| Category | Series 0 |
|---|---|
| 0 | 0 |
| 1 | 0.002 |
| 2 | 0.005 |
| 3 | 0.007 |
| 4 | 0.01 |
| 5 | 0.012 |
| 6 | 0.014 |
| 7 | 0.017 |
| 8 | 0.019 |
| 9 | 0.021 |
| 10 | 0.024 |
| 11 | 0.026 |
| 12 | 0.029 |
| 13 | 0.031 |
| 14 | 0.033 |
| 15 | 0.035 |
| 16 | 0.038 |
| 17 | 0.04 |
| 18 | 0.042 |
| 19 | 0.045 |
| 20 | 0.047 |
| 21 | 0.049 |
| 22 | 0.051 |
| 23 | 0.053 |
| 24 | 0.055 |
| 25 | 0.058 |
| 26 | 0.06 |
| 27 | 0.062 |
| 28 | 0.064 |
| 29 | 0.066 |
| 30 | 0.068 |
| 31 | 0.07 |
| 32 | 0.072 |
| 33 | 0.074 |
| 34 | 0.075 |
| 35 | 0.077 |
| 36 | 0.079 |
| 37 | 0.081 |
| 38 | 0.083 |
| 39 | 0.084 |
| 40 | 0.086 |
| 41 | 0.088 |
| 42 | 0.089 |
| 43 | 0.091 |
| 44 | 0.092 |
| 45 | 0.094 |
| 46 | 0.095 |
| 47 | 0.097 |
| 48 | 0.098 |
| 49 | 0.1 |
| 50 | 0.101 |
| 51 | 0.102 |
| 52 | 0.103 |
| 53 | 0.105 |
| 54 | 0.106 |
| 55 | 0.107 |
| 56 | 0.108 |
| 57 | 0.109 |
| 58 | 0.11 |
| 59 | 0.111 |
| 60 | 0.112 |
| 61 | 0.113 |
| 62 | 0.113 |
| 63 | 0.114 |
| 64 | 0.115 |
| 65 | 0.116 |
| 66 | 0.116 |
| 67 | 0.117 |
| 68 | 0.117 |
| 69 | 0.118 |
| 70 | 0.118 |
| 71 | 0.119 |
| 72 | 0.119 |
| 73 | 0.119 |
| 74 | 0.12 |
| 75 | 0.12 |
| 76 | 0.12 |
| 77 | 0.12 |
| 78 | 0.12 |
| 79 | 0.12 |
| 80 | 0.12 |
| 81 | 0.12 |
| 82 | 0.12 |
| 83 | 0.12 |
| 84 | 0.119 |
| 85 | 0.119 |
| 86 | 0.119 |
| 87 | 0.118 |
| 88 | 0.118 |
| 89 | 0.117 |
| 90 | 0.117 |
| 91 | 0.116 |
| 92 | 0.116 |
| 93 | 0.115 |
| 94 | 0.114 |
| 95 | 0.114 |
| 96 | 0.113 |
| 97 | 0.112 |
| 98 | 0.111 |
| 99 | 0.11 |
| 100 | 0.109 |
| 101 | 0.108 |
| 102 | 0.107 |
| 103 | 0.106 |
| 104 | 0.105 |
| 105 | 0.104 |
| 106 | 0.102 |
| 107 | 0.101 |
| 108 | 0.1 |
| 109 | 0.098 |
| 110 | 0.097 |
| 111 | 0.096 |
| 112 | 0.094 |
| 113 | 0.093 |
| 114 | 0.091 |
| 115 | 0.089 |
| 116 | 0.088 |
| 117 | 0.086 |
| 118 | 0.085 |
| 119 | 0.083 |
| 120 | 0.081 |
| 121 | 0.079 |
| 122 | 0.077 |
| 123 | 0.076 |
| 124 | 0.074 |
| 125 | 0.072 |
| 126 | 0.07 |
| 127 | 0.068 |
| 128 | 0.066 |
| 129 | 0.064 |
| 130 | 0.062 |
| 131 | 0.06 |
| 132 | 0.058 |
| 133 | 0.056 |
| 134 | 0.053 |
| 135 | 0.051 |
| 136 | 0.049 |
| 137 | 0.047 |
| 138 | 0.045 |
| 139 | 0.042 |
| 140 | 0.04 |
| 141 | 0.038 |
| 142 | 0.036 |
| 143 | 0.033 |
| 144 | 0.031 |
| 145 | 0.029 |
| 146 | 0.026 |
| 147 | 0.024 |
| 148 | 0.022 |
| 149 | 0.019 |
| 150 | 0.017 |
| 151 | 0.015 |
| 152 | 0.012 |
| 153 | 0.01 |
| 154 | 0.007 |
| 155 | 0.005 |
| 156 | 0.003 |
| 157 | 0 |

++++

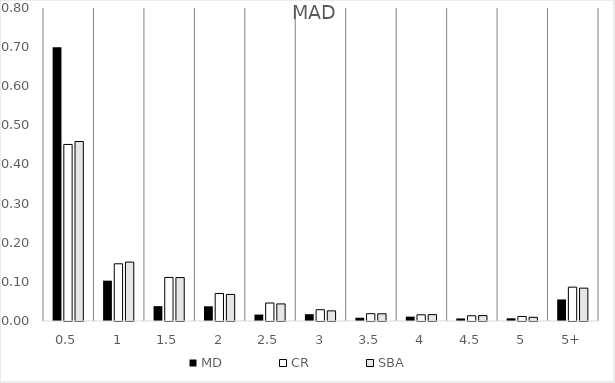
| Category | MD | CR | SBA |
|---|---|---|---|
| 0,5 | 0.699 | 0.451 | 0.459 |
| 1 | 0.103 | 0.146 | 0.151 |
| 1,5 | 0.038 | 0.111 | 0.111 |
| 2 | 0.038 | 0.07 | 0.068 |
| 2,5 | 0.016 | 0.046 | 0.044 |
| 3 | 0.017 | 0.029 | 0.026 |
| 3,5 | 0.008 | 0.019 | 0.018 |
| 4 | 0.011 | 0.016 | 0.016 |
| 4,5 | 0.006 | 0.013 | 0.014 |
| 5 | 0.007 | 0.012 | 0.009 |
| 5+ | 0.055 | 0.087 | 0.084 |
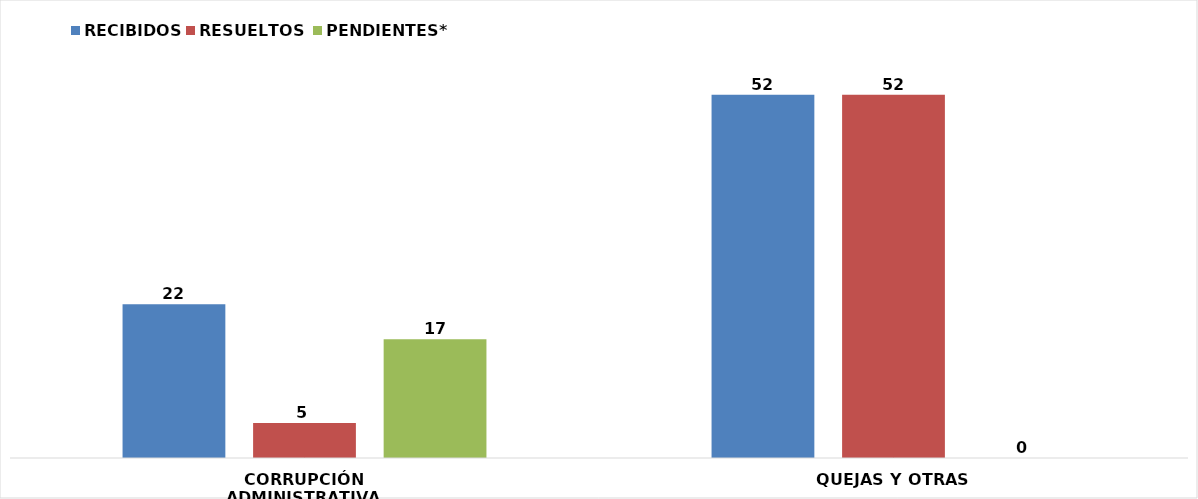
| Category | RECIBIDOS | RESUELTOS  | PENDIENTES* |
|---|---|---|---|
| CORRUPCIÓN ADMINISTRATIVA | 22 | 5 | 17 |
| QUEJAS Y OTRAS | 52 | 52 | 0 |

++++

## INSTRUCTIONS FOR THE TASK
Only the lines above starting with the one with "59 | 0.111 |" and going through the one with "121 | 0.079 |" are to be copied, word for word and with both ends kept.

## WRITTEN ANSWER
| 59 | 0.111 |
| 60 | 0.112 |
| 61 | 0.113 |
| 62 | 0.113 |
| 63 | 0.114 |
| 64 | 0.115 |
| 65 | 0.116 |
| 66 | 0.116 |
| 67 | 0.117 |
| 68 | 0.117 |
| 69 | 0.118 |
| 70 | 0.118 |
| 71 | 0.119 |
| 72 | 0.119 |
| 73 | 0.119 |
| 74 | 0.12 |
| 75 | 0.12 |
| 76 | 0.12 |
| 77 | 0.12 |
| 78 | 0.12 |
| 79 | 0.12 |
| 80 | 0.12 |
| 81 | 0.12 |
| 82 | 0.12 |
| 83 | 0.12 |
| 84 | 0.119 |
| 85 | 0.119 |
| 86 | 0.119 |
| 87 | 0.118 |
| 88 | 0.118 |
| 89 | 0.117 |
| 90 | 0.117 |
| 91 | 0.116 |
| 92 | 0.116 |
| 93 | 0.115 |
| 94 | 0.114 |
| 95 | 0.114 |
| 96 | 0.113 |
| 97 | 0.112 |
| 98 | 0.111 |
| 99 | 0.11 |
| 100 | 0.109 |
| 101 | 0.108 |
| 102 | 0.107 |
| 103 | 0.106 |
| 104 | 0.105 |
| 105 | 0.104 |
| 106 | 0.102 |
| 107 | 0.101 |
| 108 | 0.1 |
| 109 | 0.098 |
| 110 | 0.097 |
| 111 | 0.096 |
| 112 | 0.094 |
| 113 | 0.093 |
| 114 | 0.091 |
| 115 | 0.089 |
| 116 | 0.088 |
| 117 | 0.086 |
| 118 | 0.085 |
| 119 | 0.083 |
| 120 | 0.081 |
| 121 | 0.079 |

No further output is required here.